Human BMSCs were harvested from the healthy human iliac bone marrow. Viewed by optical microscopy, their cell form was fibroblast-like, with a long barracuda, fish, vortex, or reticular arrangement (Figure 1A). By FCM, the BMSC markers CD105, CD29, and CD44 were identified (whose counts were 96.1, 98.7, and 99.4%, respectively), and the results complied with the BMSC identification criteria (Figures 1B–D).

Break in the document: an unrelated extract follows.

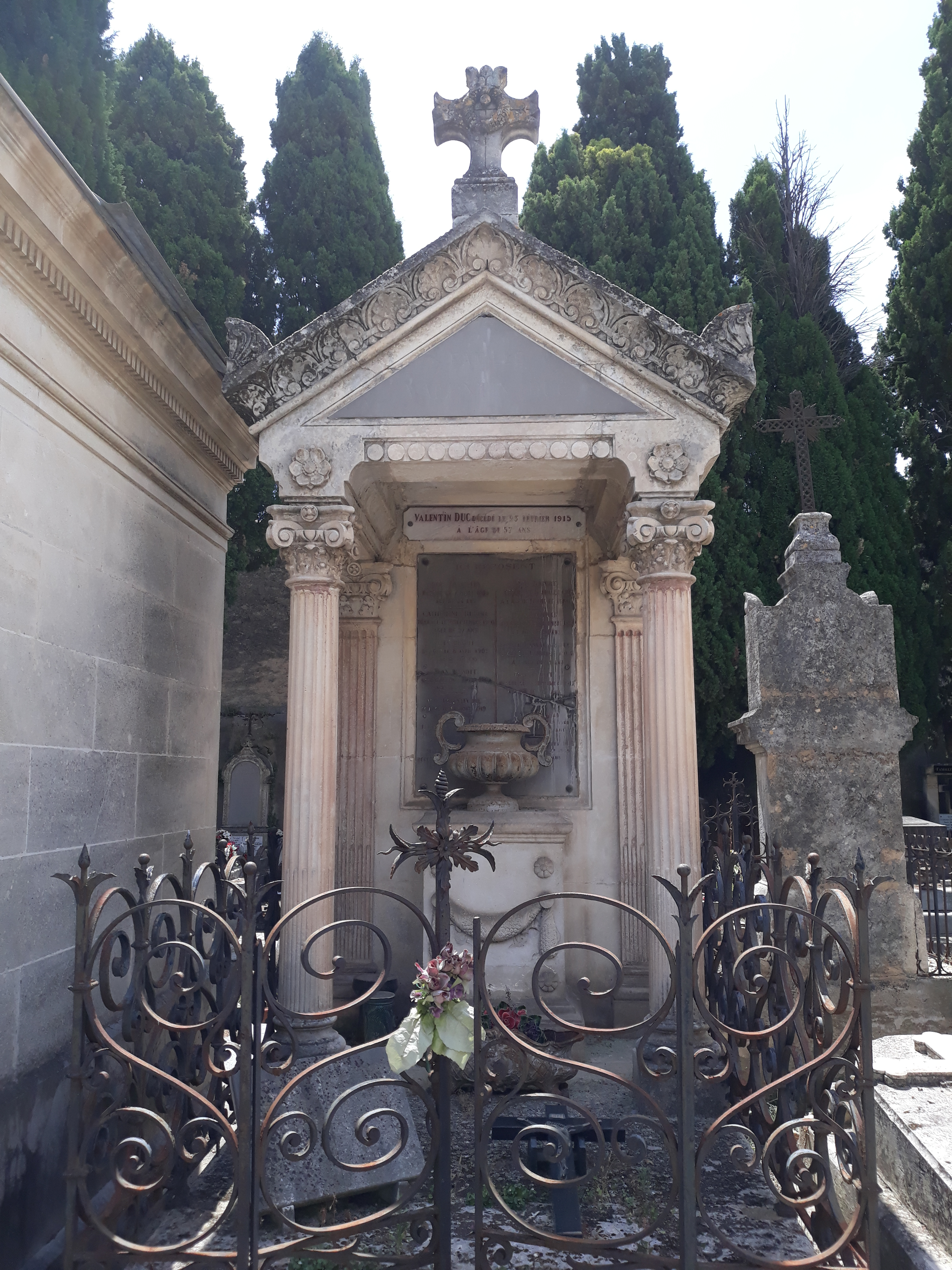 Das Grab des französischen Tenors Valentin Duc im Familiengrab auf dem Cimetière-Vieux in Béziers.
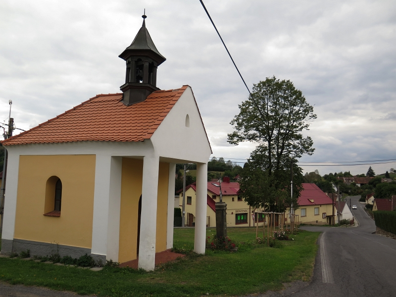 Kaplička, náves, Myslovice.
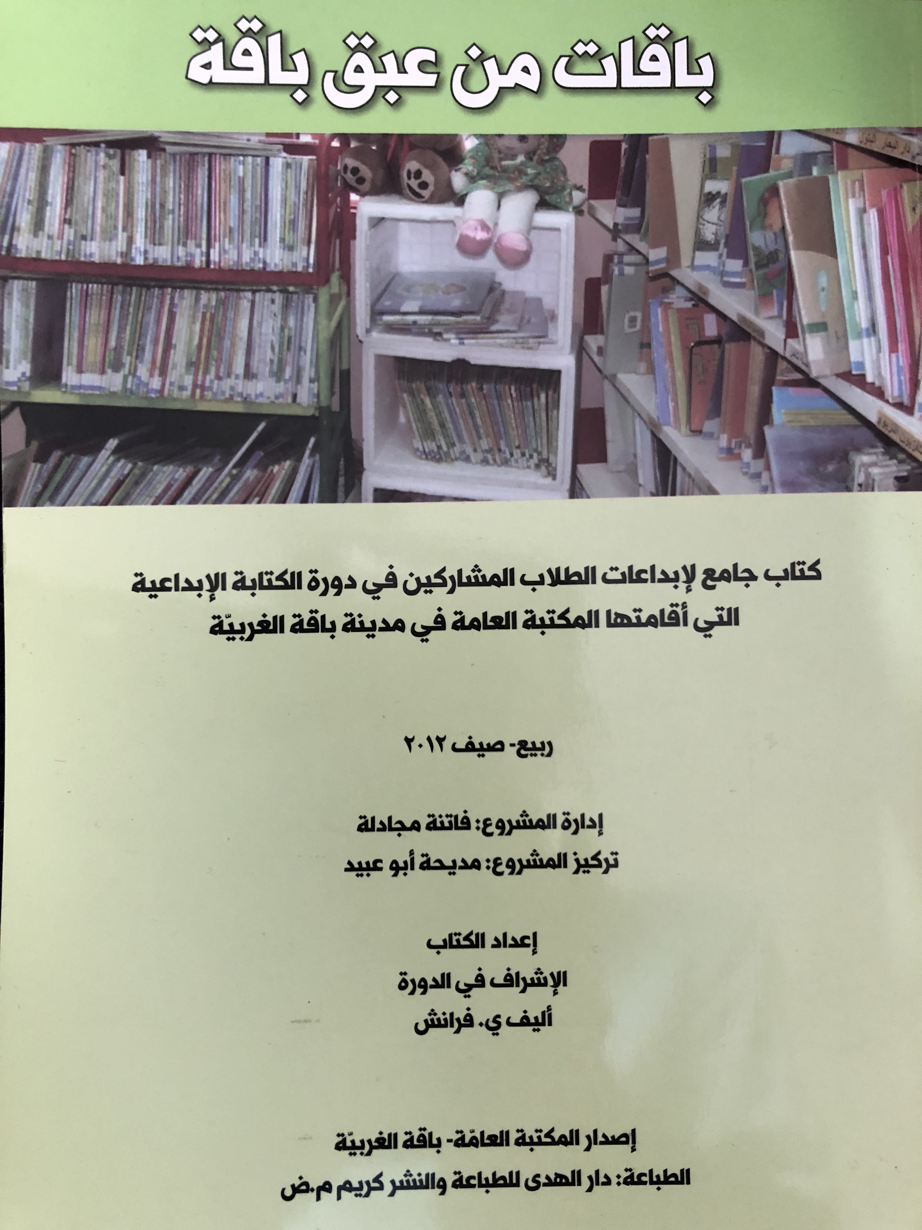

By centrifugation, microfiltration (0.45 and 0.20 μm) and ultrafiltration (100 kD), BMSC-sEVs were obtained (Figure 1E). Through transmission electron microscopy (TEM), many “cup-shaped” and “tea saucer-shaped” vesicles with membrane structures could be seen, with diameters of approximately 30–120 nm. The size and morphology of the BMSC-sEV samples observed under the microscope conformed to the relevant definitions and characteristics of sEVs (Figure 1F). The NTA results showed that the particle size distribution of the BMSC-sEV samples obtained in this experiment was concentrated at approximately 106 nm. Each 1 ml BMSC-sEV sample contained approximately 1.05 × 10⁷ particles, derived from approximately 5.5 × 10⁷ BMSCs (Figure 1G). The NTA results suggested that the BMSC-sEV samples obtained in this experiment conformed to the relevant definitions and characteristics of sEVs, consistent with the TEM results mentioned above. In addition, the results showed that the concentration and purity of the sEV samples from the BMSC sources were satisfactory.

sEVs can also be identified by positive and negative markers. Positive markers of sEVs, such as CD63, CD81, Rab5, and Alix, were clearly detected in the BMSC-sEVs and their donor cells, whereas the negative marker GRP94 was only detected in the BMSCs (Figure 1H).

These results show that the sEV separation and purification technology used in this study is reliable and effective; the BMSC-sEV samples are in line with the recognized definition and identification standards of sEVs, with satisfactory concentration and purity.